GR x GSD maybe, he's sable but it's very faint. Poor baby.


----------



## IloveGQ (Nov 15, 2008)

I just offered to pay to buy him more time - I emailed the email on the link - I'll try to call them in the morning....

 I hate this stuff.....


----------



## Karen519 (Aug 21, 2006)

*Rapp and ILoveGQ and all*

Rapp and Ilovegq and all



Thanks for trying to help this baby.


----------



## AquaClaraCanines (Mar 5, 2006)

He is so cute, but I just can't find adopters for mixed breeds


----------



## IloveGQ (Nov 15, 2008)

They emailed me back and won't let me just send them money to take care of them until they are adopted - She said I would actually have to go down there and adopt them , which is not possible for me - I'm sure there are good reasons why I just can't send them money to save them - but I can't think of why not


----------



## AquaClaraCanines (Mar 5, 2006)

Is he still alive?


----------



## rappwizard (May 27, 2009)

Do you want me to see if the liaison for Everglades rescue can check tomorrow? (that would be Carol). 

ILoveGQ--I know your boy's spirit is smiling today on the good deed you tried to do; maybe we'll have some good news from South Florida.
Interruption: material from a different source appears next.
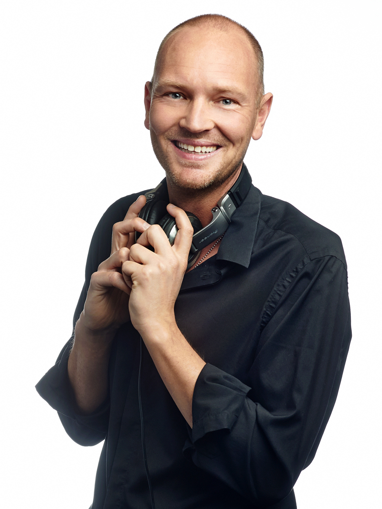 Q-music dj Wouter van der Goes

Miami Dade ACC has a strange way of approaching things, and it doesn't always work out best for the dogs. Benji caught a break and maybe this pup will too.


----------



## IloveGQ (Nov 15, 2008)

I sure hope so - I wanted to help another one there BENJI - 

This was our correspondence - last one at noon today....

so I have a call into the rescue, maybe I can send them money to go get them - 

*Sent:* Friday, November 13, 2009 9:56 PM
*To:* Sanchez, Aileen (ASD)
*Subject:* Inquiry on your dog benji - id

I would really like to help Benji too



Please call me , I will pay for them until they get adopted, whatever it takes

my cell is


*From:* Sanchez, Aileen (ASD) [mailto:[email protected]] 
*Sent:* Saturday, November 14, 2009 10:39 AM
*To:* Kristie
*Subject:* RE: Inquiry on your dog benji - id
Hi,

To adopt a pet, you would need to come to the shelter to place an adoption hold and to pick it up when ready (read How to adopt link below).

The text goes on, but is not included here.